Tue Mar 16, 2021 4:05 pm

As I understand matters, Mars has apparently lost a large fraction of its estimated water from the time of formation, but still possesses very large quantities not only at the poles but at considerably lower latitudes too. MAVEN, our most recent orbiter, is expressly designed to investigate and quantify how water and other volatiles get lost to space there. I think the European orbiter is also pursuing this line of research.

I gather that most of the water presently near the surface but not at the poles is in the form of dust-covered ice.

It's clear that Mars has many resources that would facilitate construction of a scientific base, and perhaps, much much later, something bigger. I see no business case for building anything much on Mars though. There is nothing there we can't get here for a fraction of the price. This is the issue with all space-based industry as far as I can tell.

There are some chemical processing operations like electrophoresis and crystal growth that work better/differently in microgravity, so in a world where the cost of launch services has collapsed (thank you SpaceX), that might open up some new business opportunities. Scaling that up, however, is an unsolved problem. One that doesn't benefit from human presence either I might add. it will all be robotic.
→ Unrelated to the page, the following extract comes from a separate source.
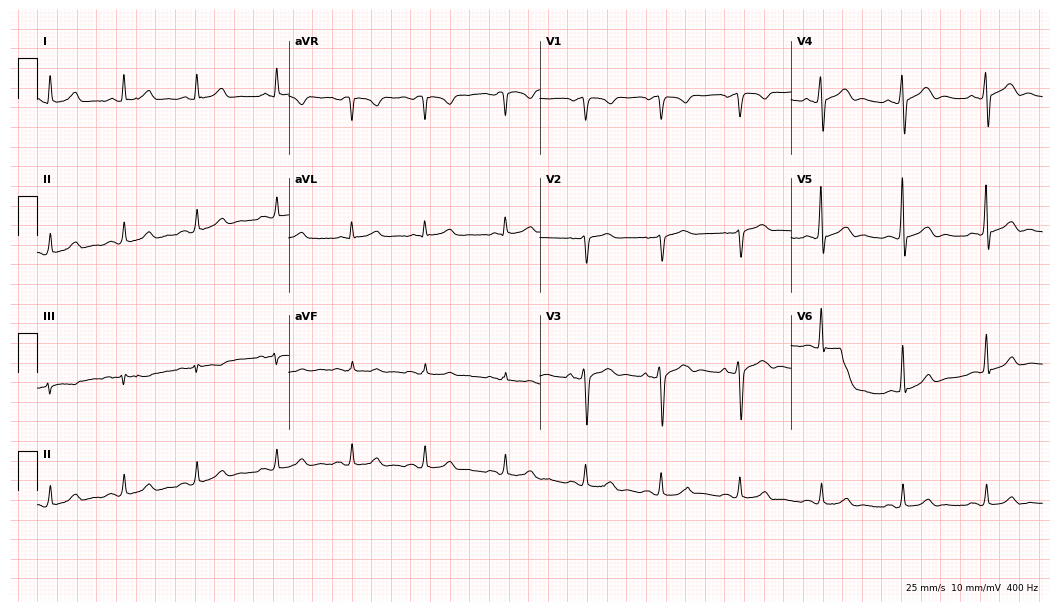
Electrocardiogram, a 57-year-old male patient. Overall reading on record: normal ECG.

I find the case for human exploration of Mars a difficult one to justify. I might add that as a member of the "Apollo generation" I have always been fascinated by space exploration and related science activities. Hugely fascinating and also worthwhile. What we have learned in the past 20 years alone about the early solar system formation, the formation and evolution of Earth and the rise of life here is mind boggling. Finding a second genesis anywhere would completely re-write our understanding of our place in the universe, at least for those of us willing to entertain those findings. No doubt there would be no shortage of skeptics.

As I noted in an earlier post, pursuing the exploration of Mars in the name of elucidating our understanding of our evolution and history is a worthwhile enterprise. But unlikely to be one that garners Apollo-like funding. No, I don't believe that you have to send astronauts to do this research. Clearly not. Every rover generation sets a new standard for what we can do remotely. Human spaceflight is oversold.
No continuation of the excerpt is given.